One example of Inklings detail did pop back into my mind: Williams's account of a reaction to what must have been the first chapter of All Hallows' Eve in its published form. In a letter of Thursday, 28 October 1943, he wrote to a friend (and so, not to Michal: but I/we'd need to re-check what-all he was writing to her around then) that C.S. Lewis "says of the opening of the new novel now that I have more in my little finger than all of them in their whole bodies". "New novel now" because the "new novel" up until September 1943, which he had been working on, on and off, in some sense, since around September 1940, is what is represented by the publication in Mythlore in three installments in 1970-72, which appears to be its latest extant draft. In that publication, the erroneous suggestion is made that the whole novel was entitled "The Noises That Weren't There", while a letter of Friday, 23 July 1943, makes it clear that that is the title of the first chapter.
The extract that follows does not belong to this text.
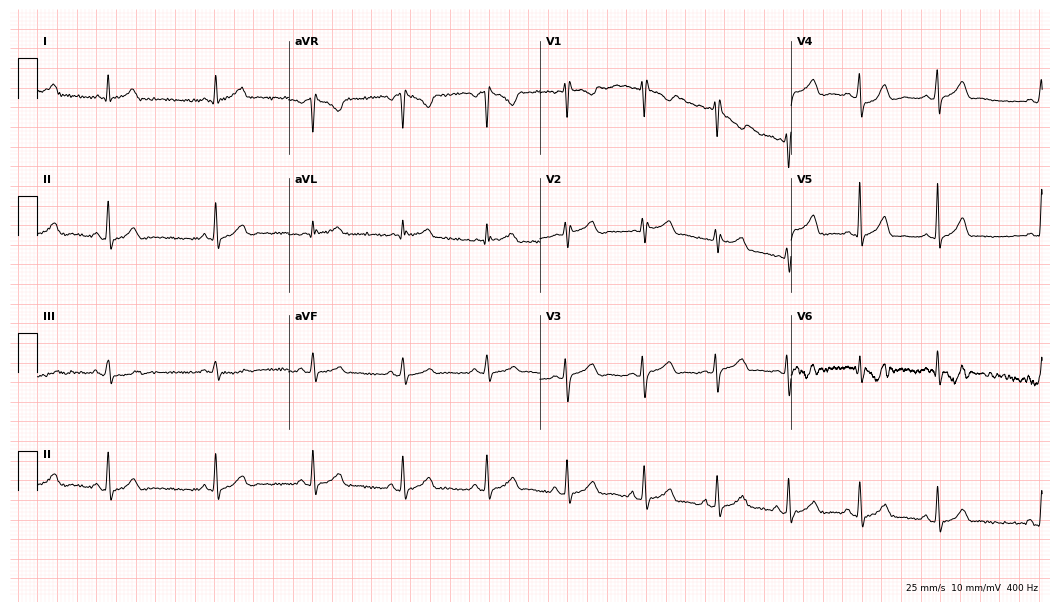
Resting 12-lead electrocardiogram (10.2-second recording at 400 Hz). Patient: a woman, 37 years old. Read as a normal ECG.
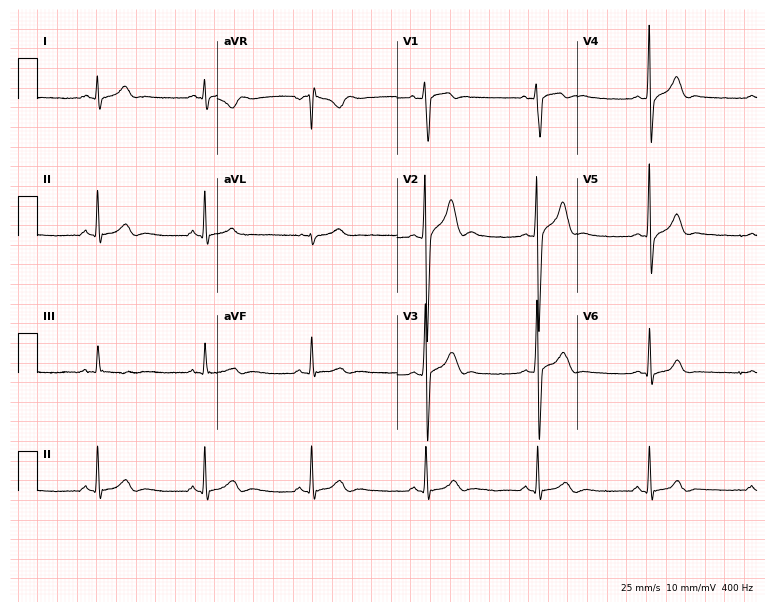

Interestingly, and perhaps significantly, Michal seems, according to the Mythlore introductory material, to have thought of this as the draft of an eighth novel, after All Hallows' Eve. She might, 27 years on, simply have forgotten the change that took place in September-October 1943. She might not have had a very detailed knowledge of the progress of the "new novel" at the time. He had certainly asked her, on Thursday, 21 June 1940, to think of a subject for a new novel. And, he had certainly been dismayed, after the publication of All Hallows' Eve, by her remark that people might connect the name of the character Evelyn with that of the late Evelyn Underhill. (See my contribution to vol. 153 of the Dictionary of Literary Biography for more details about the composition history, and, for details of the Evelyn reference, my review of Dr. Andrea Freud Loewenstein's book in Charles Williams Society Newsletter [subsequently Quarterly], No. 75, Autumn 1994, now available online at the Charles Williams Society site.)

I am brooding over your suggestion, which I only encountered a couple days ago, about 'core Inkling group dynamics' (so to put it), but - with apologies - don't feel confident to comment, yet.